Si vous m'aviez dit il y a 20 ans que j'écrirais un jour pour High Times sur la maternité et le cannabis, j'aurais probablement ri. Non pas que cela me paraisse impossible, mais parce que ces deux identités semblaient incompatibles dans le monde où j'ai grandi.

Les messages étaient parfois subtils, parfois flagrants.
Les bonnes mères* étaient celles qui maintenaient l'équilibre familial. Les bonnes mères faisaient toujours passer les autres avant elles. Elles plaisantaient peut-être sur le besoin d'un verre de vin après une longue journée, mais le cannabis appartenait à une toute autre catégorie. Les consommateurs de cannabis étaient dépeints comme irresponsables, paresseux et déconnectés de la réalité. Les mères qui consommaient du cannabis étaient totalement absentes de ce récit, et si elles y figuraient, ce n'étaient certainement pas des femmes à admirer. J'ai intégré ces messages sans même m'en rendre compte. Puis je suis devenue mère moi-même.

Comme tant de femmes, j'avais une image précise de ce à quoi ressemblerait ma vie. J'ai fait carrière dans la beauté et le bien-être, et j'ai fini par ouvrir mon propre studio. J'adorais aider les femmes à se sentir belles et confiantes, et je chérissais les relations que j'avais tissées avec mes clientes au fil des ans. Gérer une entreprise n'était pas seulement un travail ; c'était devenu une part intégrante de mon identité. J'étais à la fois prestataire de services, responsable marketing, réceptionniste, comptable, femme de ménage et personne-ressource. J'élevais aussi deux enfants, essayant de construire un foyer stable et de créer la vie dont j'avais toujours rêvé pour ma famille. Pendant un temps, j'ai cru avoir trouvé la solution.

Ce que la plupart des gens ignoraient, c'était ce qui se passait en coulisses. Des douleurs chroniques et des problèmes de dos réduisaient progressivement les limites de mon corps. Les services que je proposais exigeaient de longues heures debout et des mouvements répétitifs de plus en plus difficiles à supporter. J'avais encore des clients et des enfants qui comptaient sur moi. Abandonner mon activité n'était pas envisageable, mais il m'était tout aussi impossible de faire comme si mon corps ne souffrait pas.

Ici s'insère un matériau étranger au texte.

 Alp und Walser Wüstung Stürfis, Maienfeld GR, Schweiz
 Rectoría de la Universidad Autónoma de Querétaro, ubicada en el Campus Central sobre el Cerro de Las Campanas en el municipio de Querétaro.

Finalement, j'ai dû me rendre à l'évidence, une réalité que beaucoup de femmes rencontrent à un moment ou un autre de leur vie : l'avenir que j'avais soigneusement planifié ne correspondait plus à la situation dans laquelle je me trouvais.

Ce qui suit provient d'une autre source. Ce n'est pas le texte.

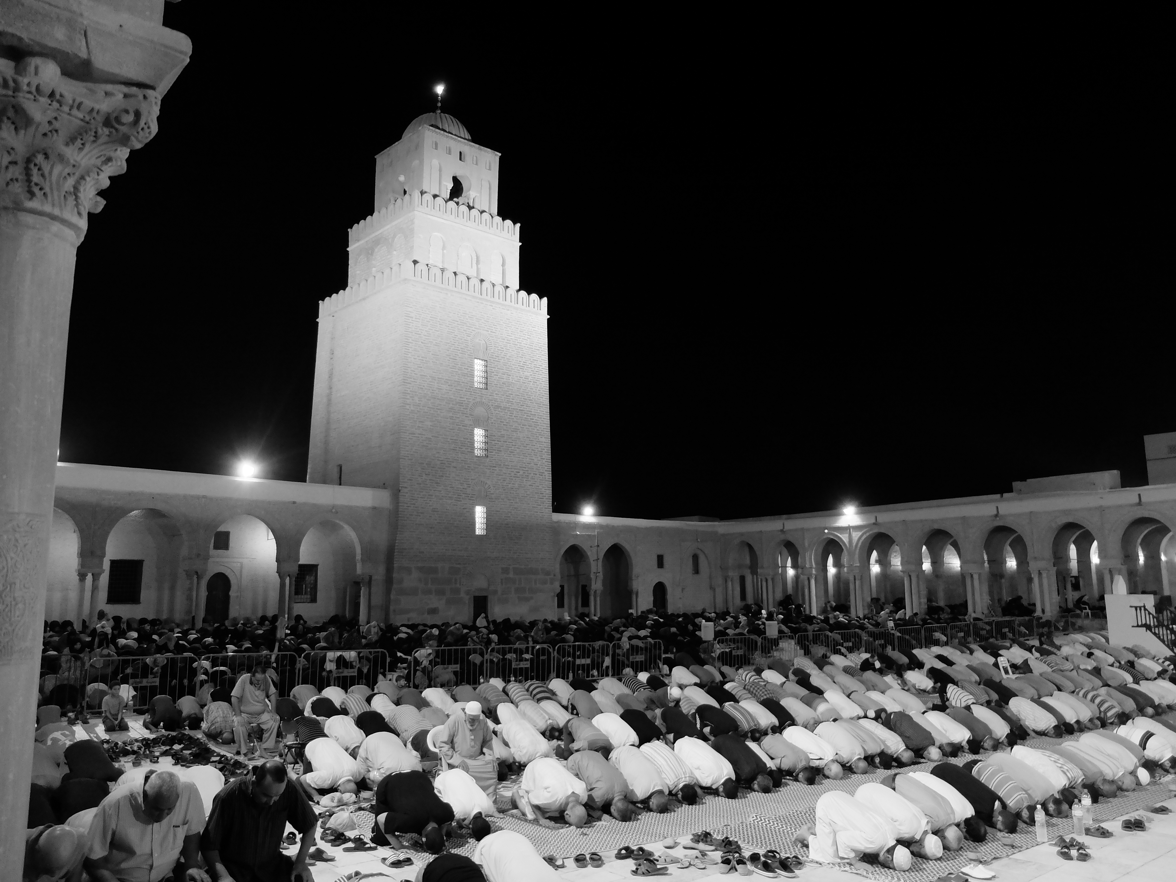 Grande Mosquée (Sidi Okba). Fidèles musulmans se prosternant dans la cour de la Grande Mosquée de Kairouan, en Tunisie.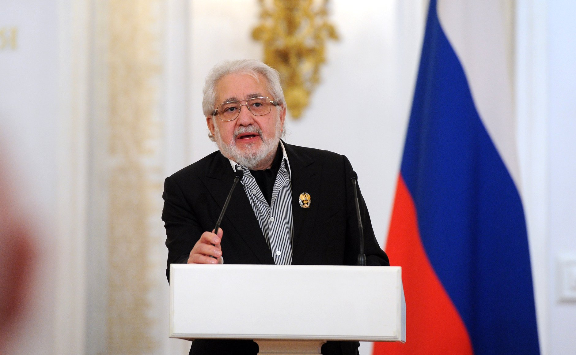 Вручение Государственных премий Российской Федерации за 2015 год. Лауреат Государственной премии в области литературы и искусства Лев Додин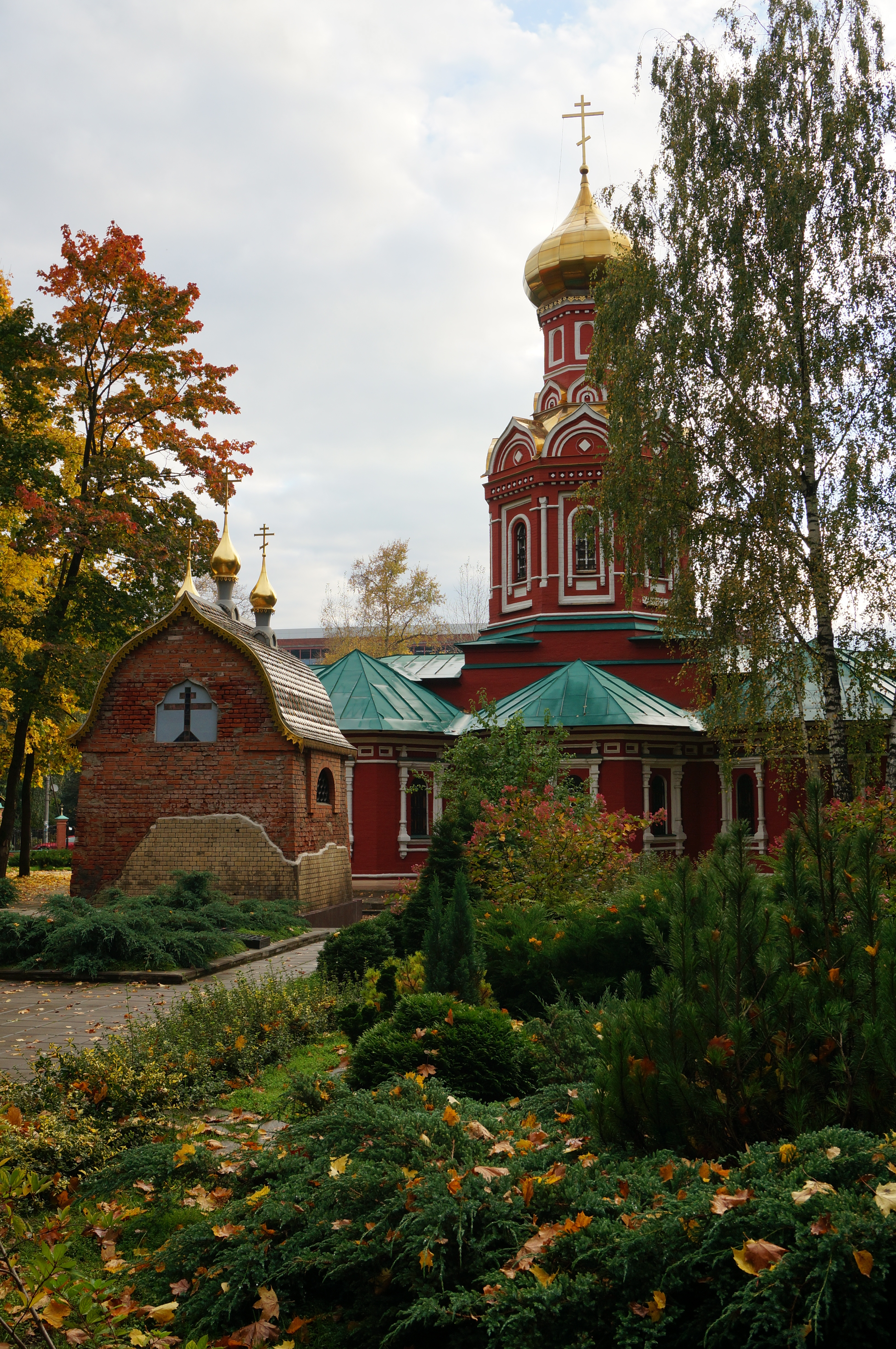 Часовня-усыпальница Полякова А. Я. (Москва и Московская область, Красногорск, Райцентр улица)

Le tournant que je n'avais jamais prévu
À peu près à la même époque, j'ai commencé à travailler dans l'industrie du cannabis, notamment dans le soutien aux réseaux sociaux, le marketing et les ventes. Ce qui n'était au départ qu'une activité secondaire s'est progressivement transformé en quelque chose de bien plus important. J'ai découvert que nombre des compétences que j'avais développées en tant qu'entrepreneur étaient tout à fait transposables au secteur du cannabis. La formation, le développement de relations, les ventes, le conseil et la promotion sont devenus partie intégrante de mon travail. Très vite, je me suis retrouvé plongé dans un secteur auquel je croyais profondément.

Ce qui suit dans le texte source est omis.